I wye hub drains off of clothes washer stand pipes all the time for T&P's and condensate drains.

It's really not much different in theory than a continuous waste on a two compartment sink.

I do hold my funnel up as high as the flood rim of the washer box, of course.


----------



## justin (May 14, 2010)

Widdershins said:


> It's really not much different in theory than a continuous waste on a two compartment sink.
> 
> .


? you are playing , right? sometimes i dont know if its a joke or real. hopefully joking.


----------



## Widdershins (Feb 5, 2011)

justin said:


> ? you are playing , right? sometimes i dont know if its a joke or real. hopefully joking.


I'm serious.


----------



## justin (May 14, 2010)

Widdershins said:


> I'm serious.


his application or the t& p cond . cause if it was referring to his application it would be crazy. 
i put t&p and cond too on y split on standpipe, but that is indirect. his is direct ,


----------



## Widdershins (Feb 5, 2011)

justin said:


> his application or the t& p cond . cause if it was referring to his application it would be crazy.
> i put t&p and cond too on y split on standpipe, but that is indirect. his is direct ,


I haven't been paying close attention to this thread -- Has the OP said what the stub out is for?


----------



## justin (May 14, 2010)

Widdershins said:


> I haven't been paying close attention to this thread -- Has the OP said what the stub out is for?


good point,.


----------



## Skyman_Plumbing (Mar 27, 2011)

Bayside500 said:


> in the first picture, what is that sanitary tee on the WM drain for ?



T&P Relief valve.


----------



## Skyman_Plumbing (Mar 27, 2011)

justin said:


> his application or the t& p cond . cause if it was referring to his application it would be crazy.
> i put t&p and cond too on y split on standpipe, but that is indirect. his is direct ,


I didn't really have the room to, so during the Final, I'm going to roll two 45's up


----------



## Skyman_Plumbing (Mar 27, 2011)

Tommy plumber said:


> The top left of this picture, up in between the floor joists, is that the waste and overflow for a bathtub?


Yes it is


----------



## Skyman_Plumbing (Mar 27, 2011)

*123*



justin said:


> im just a little picky.
> but # 1 is why arm over on a wm standpipe? illegal
> *It will be the drain for the T & P discharge. Completely legal in the state of Kentucky.*
> # 2 and this may be optical but where is trap on tub w/oflow?
> ...



Whatchya gonna do?


----------



## justin (May 14, 2010)

Skyman_Plumbing said:


> Whatchya gonna do?


awesome! looks good man


----------



## plbgbiz (Aug 27, 2010)

I will abstain from critiquing your rough-in, however it is inescapably rude for you to deny us the pleasure of a proper howdy/handshake. 

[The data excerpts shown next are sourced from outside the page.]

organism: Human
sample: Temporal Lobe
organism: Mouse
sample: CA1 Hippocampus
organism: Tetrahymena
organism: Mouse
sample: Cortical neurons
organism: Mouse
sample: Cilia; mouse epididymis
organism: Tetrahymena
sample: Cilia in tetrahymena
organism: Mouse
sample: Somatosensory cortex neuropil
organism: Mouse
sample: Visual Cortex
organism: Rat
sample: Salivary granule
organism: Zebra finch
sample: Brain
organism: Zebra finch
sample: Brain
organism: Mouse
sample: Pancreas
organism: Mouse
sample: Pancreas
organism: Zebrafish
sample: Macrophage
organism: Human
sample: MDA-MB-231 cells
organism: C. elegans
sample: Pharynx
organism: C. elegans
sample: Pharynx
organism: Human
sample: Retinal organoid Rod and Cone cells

http://www.plumbingzone.com/f3/

And stop blaming your helper for what you did or did not teach him. Maybe you should fire the helper and hire an Apprentice.:yes:


----------



## GREENPLUM (Jul 27, 2008)

*Fail*


----------



## plbgbiz (Aug 27, 2010)

GREENPLUM said:


> *Fail*


Ya see GP, that is my problem with you. You never just say what you really think. :laughing:


----------



## GREENPLUM (Jul 27, 2008)

plbgbiz said:


> Ya see GP, that is my problem with you. You never just say what you really think. :laughing:


Understood. I'm just gonna put it out there now.



_*Fail!!!!!!!!*_


----------



## easttexasplumb (Oct 13, 2010)

Skyman_Plumbing said:


> Yes it is


Bathtubs require a p trap.


----------



## Widdershins (Feb 5, 2011)

easttexasplumb said:


> Bathtubs require a p trap.


 Looks to me like it's just the trap arm.


----------



## justin (May 14, 2010)

Widdershins said:


> Looks to me like it's just the trap arm.

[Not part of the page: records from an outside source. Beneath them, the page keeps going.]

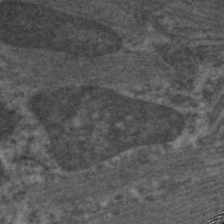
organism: C. elegans
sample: Pharynx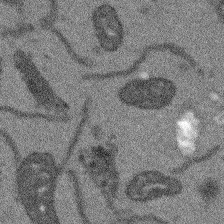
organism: Arabidopsis thaliana
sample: Root tip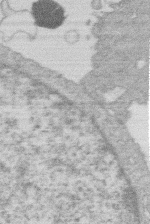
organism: Human
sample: Macrophage cells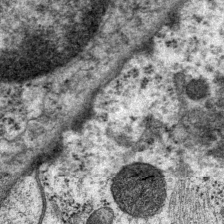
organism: P. pacificus
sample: Pharynx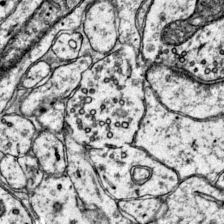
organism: Mouse
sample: Primary visual cortex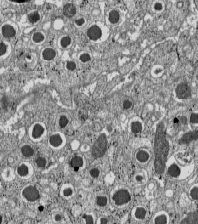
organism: C57BL Mouse
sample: Pancreatic islet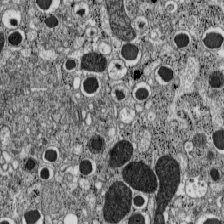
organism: C57BL Mouse
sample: Pancreatic islet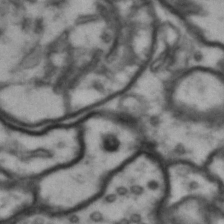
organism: Drosophila
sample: Brain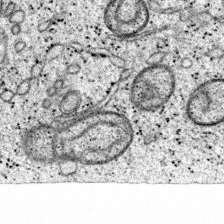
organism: Human
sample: HeLa cells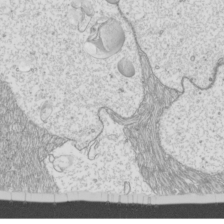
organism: Mouse
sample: Cilia; mouse epididymis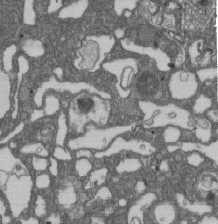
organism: Drosophila
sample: Nephrocyte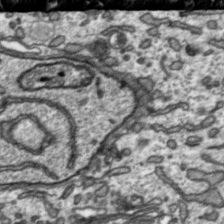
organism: Toxoplasma gondii
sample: Parasites in a vacuole inside a host cell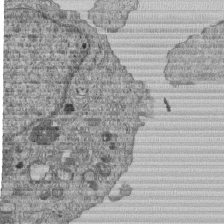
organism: Human
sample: MDA-MB-231 cells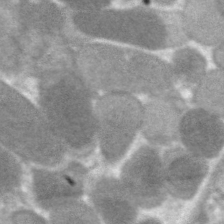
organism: C. elegans
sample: Pharynx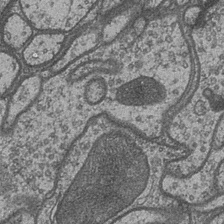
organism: Drosophila
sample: Optic medulla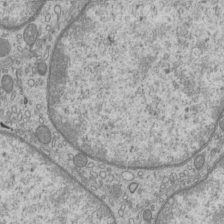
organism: Mouse
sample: Cilia; mouse epididymis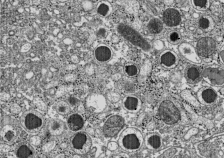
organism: C57BL Mouse
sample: Pancreatic islet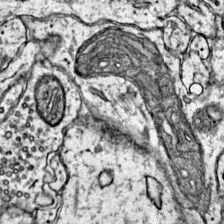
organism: Mouse
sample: Primary visual cortex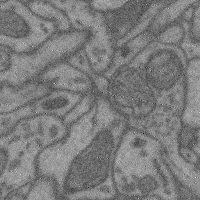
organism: Mouse
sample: Cerebral cortex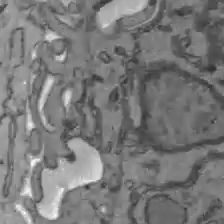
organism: C57BL Mouse
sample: Liver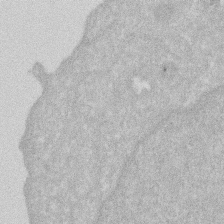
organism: Human
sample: HIV infected U937 cells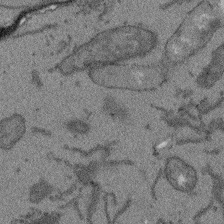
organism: Arabidopsis thaliana
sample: Root tip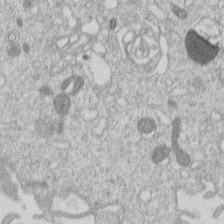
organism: Human
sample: Macrophage cells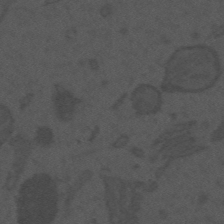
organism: Mouse
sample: Suprachiasmatic nucleus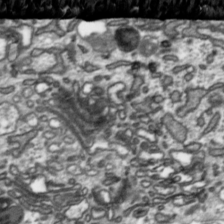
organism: Toxoplasma gondii
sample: Parasites in a vacuole inside a host cell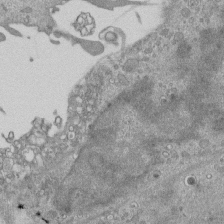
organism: Mouse
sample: ED-1 cell nuclei; centrioles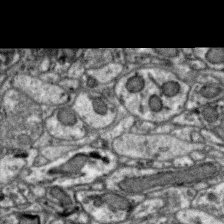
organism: Zebra finch
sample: Brain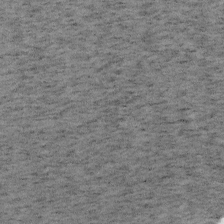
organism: Mouse
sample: OT-I killer T cells with ID8 ovarian cancer cells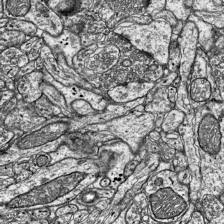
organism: Mouse
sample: Visual Cortex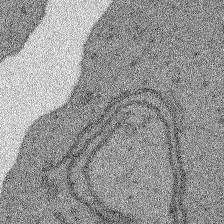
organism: Human
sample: HeLa cells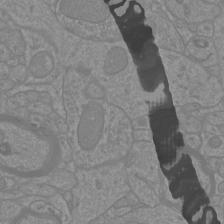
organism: Mouse
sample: Cortical neurons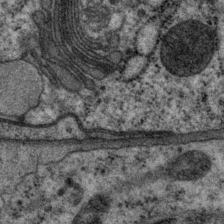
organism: P. pacificus
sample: Pharynx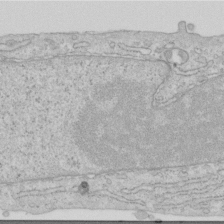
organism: Human
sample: Centriole in RPE cells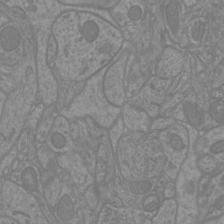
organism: Mouse
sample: Cortical neurons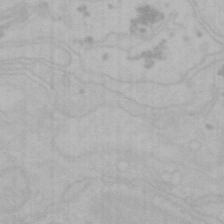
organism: Mouse
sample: Choroid plexus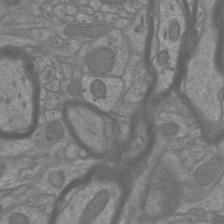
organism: Mouse
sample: Cortical neurons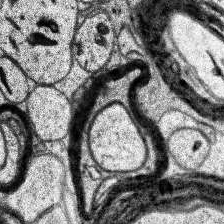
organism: Human
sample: Temporal Lobe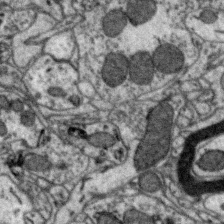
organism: Zebra finch
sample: Brain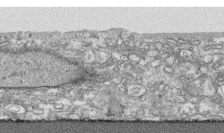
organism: Human
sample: CRL-1474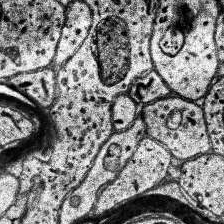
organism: Human
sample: Temporal Lobe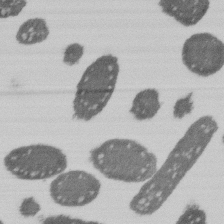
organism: E. coli
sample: Bacterial nucleoid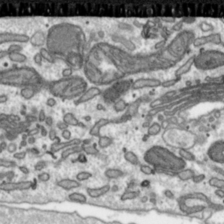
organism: Toxoplasma gondii
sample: Parasites in a vacuole inside a host cell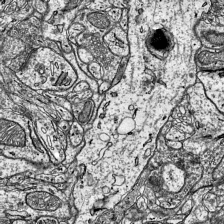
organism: Mouse
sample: Visual Cortex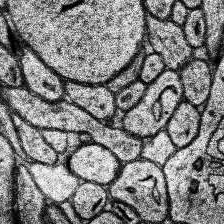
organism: Human
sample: Temporal Lobe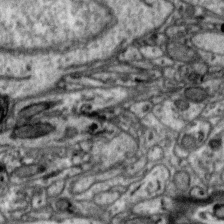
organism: Zebra finch
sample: Brain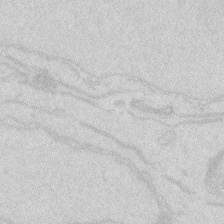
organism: Zebrafish
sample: Macrophage

after looking at it again , you are right . i see it now. we have to have traps installed during test. just saying.


----------



## justin (May 14, 2010)

try this skyman, save u some time of coming back and having to cut out. that way u can test tub w/ oflow and tub. 

and im just pickin at ya. u posted the pic,.....


----------



## justin (May 14, 2010)

justin said:


> try this skyman, save u some time of coming back and having to cut out. that way u can test tub w/ oflow and tub.
> 
> and im just pickin at ya. u posted the pic,.....












forgot to attach


----------



## beachplumber (Feb 7, 2010)

I realize that the question of the tee on the standpipe was answered, however....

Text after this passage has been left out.